The Essex-Lopresti fracture is a fracture of the radial head with concomitant dislocation of the distal radio-ulnar joint and disruption of the interosseous membrane. The injury is named after Peter Essex-Lopresti who described it in 1951.

Descriptive image link

Cause
This fracture occurs in patients who have fallen from a height.

Diagnosis 
The injury can be difficult to diagnose initially as the attention is focused on the injury to the radial head, leading to the distal radio-ulnar injury being overlooked. The examination finding of tenderness of the distal radio-ulnar joint suggests an Essex-Lopresti injury in patients who have sustained high energy forearm trauma. Plain radiography shows the radial head fracture, with dorsal subluxation of the ulna often seen on lateral view of the pronated wrist.

Management 
The radial head fracture is usually managed by open reduction internal fixation; if the fracture is too comminuted, a radial head implant can be used.

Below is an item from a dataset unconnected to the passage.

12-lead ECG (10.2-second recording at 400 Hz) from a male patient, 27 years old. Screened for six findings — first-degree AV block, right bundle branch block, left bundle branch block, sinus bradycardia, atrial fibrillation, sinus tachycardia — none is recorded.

Excision of the radial head should be avoided, as the radius will migrate proximally leading to wrist pain and loss of pronation and supination of the wrist. Delayed treatment of the radial head fracture will also lead to proximal migration of the radius.

The distal radio-ulnar joint dislocation can be reduced by supination of the forearm, and may be pinned in place for 6 weeks to allow healing of the interosseous membrane.